# FS: Angle heads, LOTS



## McDusty (Oct 12, 2009)

*sold please delete*

** EDIT: lower prices! **

Not all have their retaining clips. 
7x Can Am 3" Wide Track (runs more like a 3.5", 1 is direct application)
1x Can Am 3" Standard (used it 2 or 3 times, virtually new, alone worth $100)
2x Can Am 2.5" Standard
1x Can Am Bead Applicator (retaining clip missing)
*** ALL ABOVE SOLD *** EBAY, $125. 

1x Tape Tech 3.5" Angle Head. barely used. Not my style. $195. EDIT $165

Shipping INCLUDED to Canada. +$10 to the USA.


----------



## McDusty (Oct 12, 2009)




----------



## moore (Dec 2, 2010)

That's a good deal! :yes:


----------



## JustMe (Apr 17, 2009)

McDusty said:


> 7x Can Am 3" Wide Track (runs more like a 3.5", 1 is direct application)
> 1x Can Am 3" Standard
> 2x Can Am 2.5" Standard
> 1x Can Am Bead Applicator
> ...


Good deal. If I hadn't just bought a couple Can-Am flushers, I'd have taken you up on it.
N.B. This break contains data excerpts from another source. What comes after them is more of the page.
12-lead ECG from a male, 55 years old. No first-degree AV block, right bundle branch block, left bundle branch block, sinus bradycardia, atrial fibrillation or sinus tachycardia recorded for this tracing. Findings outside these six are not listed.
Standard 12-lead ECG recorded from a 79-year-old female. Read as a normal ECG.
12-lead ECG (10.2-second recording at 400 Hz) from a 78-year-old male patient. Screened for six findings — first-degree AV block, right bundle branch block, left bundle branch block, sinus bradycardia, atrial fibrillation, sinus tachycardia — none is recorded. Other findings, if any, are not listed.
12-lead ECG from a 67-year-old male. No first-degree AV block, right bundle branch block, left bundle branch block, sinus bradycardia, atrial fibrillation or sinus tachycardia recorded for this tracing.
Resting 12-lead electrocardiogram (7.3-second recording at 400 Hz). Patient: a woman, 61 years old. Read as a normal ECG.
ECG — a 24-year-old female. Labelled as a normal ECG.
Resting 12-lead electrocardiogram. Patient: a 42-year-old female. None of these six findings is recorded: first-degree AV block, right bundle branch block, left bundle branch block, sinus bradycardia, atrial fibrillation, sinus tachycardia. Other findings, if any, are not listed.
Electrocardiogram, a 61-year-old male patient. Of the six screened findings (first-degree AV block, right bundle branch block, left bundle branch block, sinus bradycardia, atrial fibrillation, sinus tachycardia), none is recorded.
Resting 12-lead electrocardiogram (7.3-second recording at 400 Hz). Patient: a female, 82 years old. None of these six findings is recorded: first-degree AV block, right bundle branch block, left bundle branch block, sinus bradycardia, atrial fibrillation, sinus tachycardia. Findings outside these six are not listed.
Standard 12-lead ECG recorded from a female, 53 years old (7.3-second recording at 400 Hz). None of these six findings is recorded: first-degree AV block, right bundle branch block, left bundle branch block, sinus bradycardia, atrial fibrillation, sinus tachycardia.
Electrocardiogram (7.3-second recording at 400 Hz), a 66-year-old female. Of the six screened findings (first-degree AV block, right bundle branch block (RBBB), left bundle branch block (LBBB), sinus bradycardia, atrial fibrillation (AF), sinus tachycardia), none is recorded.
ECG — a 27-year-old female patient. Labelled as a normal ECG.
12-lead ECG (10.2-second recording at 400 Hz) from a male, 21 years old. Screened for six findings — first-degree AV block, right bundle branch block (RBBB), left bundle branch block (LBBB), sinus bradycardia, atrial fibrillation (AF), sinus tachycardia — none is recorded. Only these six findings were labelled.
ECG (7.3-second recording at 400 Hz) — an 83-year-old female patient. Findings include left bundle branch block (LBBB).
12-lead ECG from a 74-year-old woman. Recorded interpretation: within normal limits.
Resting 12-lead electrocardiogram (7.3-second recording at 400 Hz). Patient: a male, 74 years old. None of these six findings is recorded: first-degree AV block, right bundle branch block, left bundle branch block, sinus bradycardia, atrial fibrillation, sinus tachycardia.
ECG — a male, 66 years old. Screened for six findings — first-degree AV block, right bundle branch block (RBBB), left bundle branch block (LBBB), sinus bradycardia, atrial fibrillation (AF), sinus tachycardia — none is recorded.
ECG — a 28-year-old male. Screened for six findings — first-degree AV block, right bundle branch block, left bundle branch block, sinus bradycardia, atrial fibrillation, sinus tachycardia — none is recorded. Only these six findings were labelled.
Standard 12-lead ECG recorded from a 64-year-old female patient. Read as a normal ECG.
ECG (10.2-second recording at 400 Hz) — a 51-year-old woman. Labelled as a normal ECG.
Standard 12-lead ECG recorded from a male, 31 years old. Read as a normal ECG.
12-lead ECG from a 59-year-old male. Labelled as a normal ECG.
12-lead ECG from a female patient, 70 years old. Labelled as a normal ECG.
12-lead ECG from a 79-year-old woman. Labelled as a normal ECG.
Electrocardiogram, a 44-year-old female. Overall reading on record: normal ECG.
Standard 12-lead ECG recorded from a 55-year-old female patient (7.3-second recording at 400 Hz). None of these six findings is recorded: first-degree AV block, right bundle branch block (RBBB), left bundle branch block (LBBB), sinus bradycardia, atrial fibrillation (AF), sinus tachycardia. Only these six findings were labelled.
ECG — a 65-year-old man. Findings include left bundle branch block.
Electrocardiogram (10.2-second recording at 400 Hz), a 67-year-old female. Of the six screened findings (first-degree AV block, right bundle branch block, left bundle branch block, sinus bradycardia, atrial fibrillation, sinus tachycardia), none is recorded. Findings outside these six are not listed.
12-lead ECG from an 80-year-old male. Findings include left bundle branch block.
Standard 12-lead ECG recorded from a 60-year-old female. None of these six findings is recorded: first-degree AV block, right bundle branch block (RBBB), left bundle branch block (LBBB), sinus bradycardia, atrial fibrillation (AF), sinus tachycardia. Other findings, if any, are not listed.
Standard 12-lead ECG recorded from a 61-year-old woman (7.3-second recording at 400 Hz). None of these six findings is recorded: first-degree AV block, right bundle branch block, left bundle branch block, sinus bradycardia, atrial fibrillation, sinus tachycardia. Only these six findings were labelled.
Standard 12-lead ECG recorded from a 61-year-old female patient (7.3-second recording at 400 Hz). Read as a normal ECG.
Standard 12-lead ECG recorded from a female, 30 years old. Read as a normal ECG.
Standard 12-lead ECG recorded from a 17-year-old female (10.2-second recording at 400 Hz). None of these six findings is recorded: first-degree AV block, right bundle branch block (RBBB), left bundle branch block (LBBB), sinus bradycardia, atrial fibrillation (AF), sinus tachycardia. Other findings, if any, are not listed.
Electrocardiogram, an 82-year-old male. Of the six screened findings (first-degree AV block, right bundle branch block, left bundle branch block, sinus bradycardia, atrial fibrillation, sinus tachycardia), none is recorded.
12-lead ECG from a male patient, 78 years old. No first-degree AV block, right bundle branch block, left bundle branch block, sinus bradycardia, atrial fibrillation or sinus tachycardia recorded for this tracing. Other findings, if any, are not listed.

I like Can-Am's bead applicator, when I use it with my Columbia mud tube.


----------



## PrecisionTaping (Feb 2, 2012)

Hit me up.
I'll take you up on that offer.
I just threw out 2 of my old flushers.
You can call or text me.
Brian 
(705) 919-5921
or e-mail: [email protected]cision-taping.com


----------



## McDusty (Oct 12, 2009)

New price on Tape Tech flusher, $165.


----------



## joepro0000 (Jun 14, 2008)

will you ship to miami? Time to upgrade the tool inventory


----------



## McDusty (Oct 12, 2009)

Yes, Will ship USA +10$. Canada, Free. AUS/NZ/UK we'll figure it out. 

Only thing left is the Tape Tech.


----------



## chris (Apr 13, 2011)

nice scrap.. but the anglehead is the only thing worth buying and it is too big. Good luck with selling


----------



## McDusty (Oct 12, 2009)

chris said:


> nice scrap.. but the anglehead is the only thing worth buying and it is too big. Good luck with selling



The person that just bought all the Can-Am stuff would disagree with you.


----------



## Bazooka-Joe (Dec 31, 2010)

I run N star Blade 3.5 no factory bevel skim repair ever, sander fits good on chewing 
hard ridge and then sand into angle, now if Mcdusty through in some tacos moore woulda been all over it like a Mexican


----------



## McDusty (Oct 12, 2009)

Have the tape tech on ebay now for $195, price for DWT members still at $165. bump.


----------



## McDusty (Oct 12, 2009)

ALL SOLD! 

please delete thread.


----------